I am enjoying 2.5 its much better than 2

why not kimi k2.6 which inherently is a more powerful model then k2.5

but, i will say i have been grinding my office tasks with composer 2 for a while now and being a decent dev + composer 2 can work wonders. its not like opus max where u can prompt like a caveman and can produce results but composer 2 gets it done for me when i have sufficient knowledge

love it, looking forward

Training a model takes time and computational power. K2.6 hasn’t been out for long, so it requires adaptation, training, and other work. But Composer 2 is just too terrible…I think composer 2.5 is a temp version and will be updated soon. hopefully. and I just tried, excited, improved a lot, really.

Their checkpoint is still Kimi, the magic of further scaling post training.

Although I didn’t understand properly for the future, but it seems their next model would be from scratch? This is very plausible since they have Elon’s compute now.

I have tried using it today and I get about 5tps on the fast variant, not really usable.

Maybe it is possible to raise the limit of the context window to 250 or 240k tokens? The base model has a 256k window :thinking:

In some tasks, the OpenAI model is preferable to Claude because of the larger context window. And you declare your model as their competitor.

Sadly, it looks like I won’t get the chance to use Composer 2.5 this month. Even though I purchased the Ultra plan, I hit the usage limit after just five or six days. I later registered another account and bought the Ultra plan again, but the same thing happened — I used up all the quota within a few days.

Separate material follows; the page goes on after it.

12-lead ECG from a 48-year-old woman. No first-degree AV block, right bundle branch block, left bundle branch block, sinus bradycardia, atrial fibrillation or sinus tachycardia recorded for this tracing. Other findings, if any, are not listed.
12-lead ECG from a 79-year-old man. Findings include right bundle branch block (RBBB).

Cursor really should offer users a higher-tier, better-value plan to choose from!

If you don’t use GPT-5.5 and Claude, you can stretch the quota out to two weeks.

pics


So Double Ultra looks reasonable.
And, if Composer 2.5 is really as good as the blog post claims, then we can use paid models even less now.

update after using for a while: the model makes beginner mistakes, e.g. it is very happy to create n+1 queries… the model has good process, e.g. it verifies its changes, analyzes first before making changes but lacks in intelligence.

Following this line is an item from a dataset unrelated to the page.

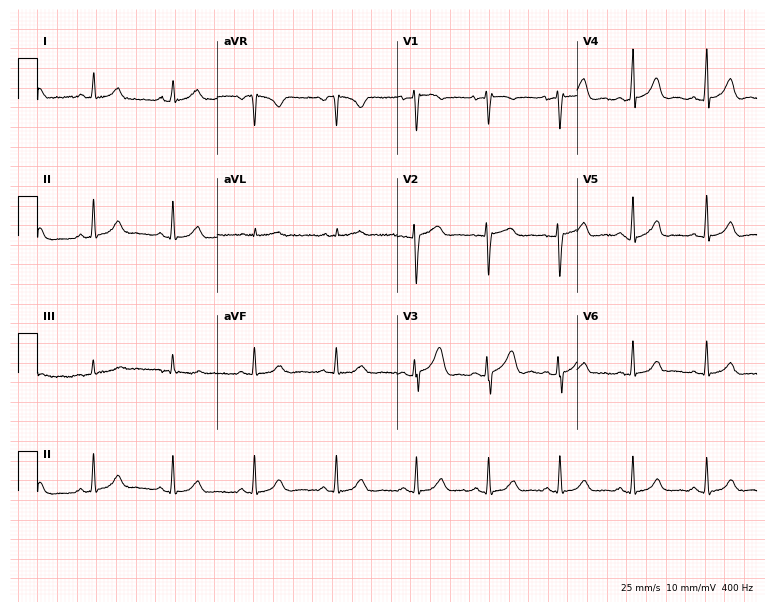
ECG — a 30-year-old female. Labelled as a normal ECG.
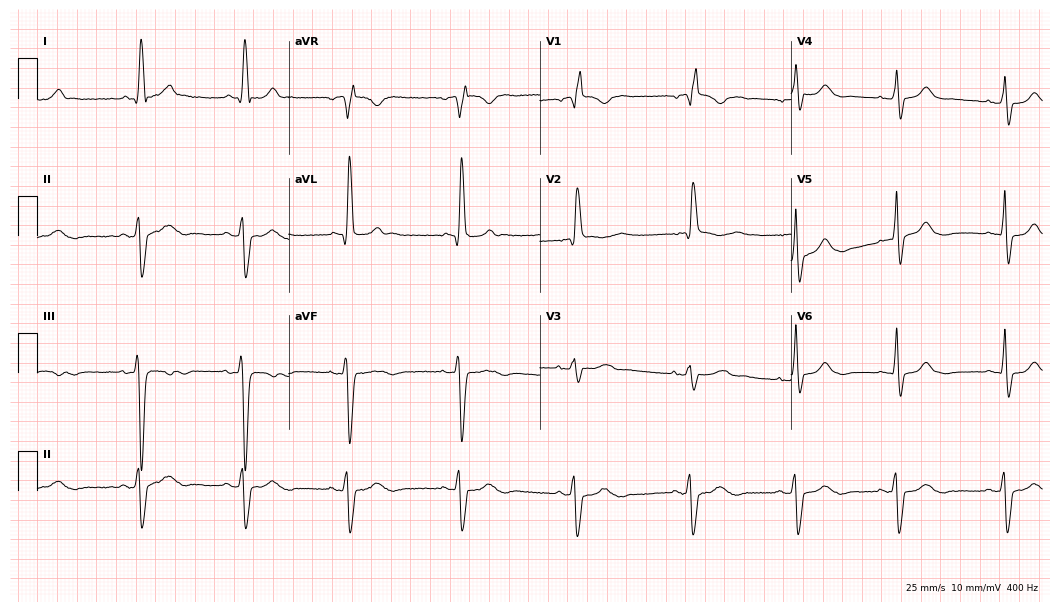
Resting 12-lead electrocardiogram (10.2-second recording at 400 Hz). Patient: a 75-year-old woman. None of these six findings is recorded: first-degree AV block, right bundle branch block, left bundle branch block, sinus bradycardia, atrial fibrillation, sinus tachycardia. Other findings, if any, are not listed.

apparently composer 2.5 cant make a pie chart. nice :skull:

After trying Composer 2.5 on several tasks, I can say around 80% of my work now uses Composer 2.5.

Yes, I still run into some problems, especially when asking it to rewrite code or make the code more human-friendly using principles like:

  • KISS
  • DRY

Sometimes, the plan from Composer 2.5 fails. So I revert the changes, use GPT-5.5 Medium to fix the plan, then use Composer 2.5 again to execute it.

And it works.

So, my conclusion:

With the pricing still relatively cheap, Composer 2.5 is a great model, especially compared to other models at this cost. It is a strong option for people on the $20 or $60 plan, as long as they are not relying too much on Fast Mode.

For daily tasks such as:

  • Implementing features from tickets

  • Bug fixing

  • Turning Figma designs into code

It works as expected. I do not see many problems there.

Hopefully, with Composer 3 and SpaceXAI, Cursor gives us even more choice for models, especially now that we can compare performance across the Artificial Analysis Coding Agent Index.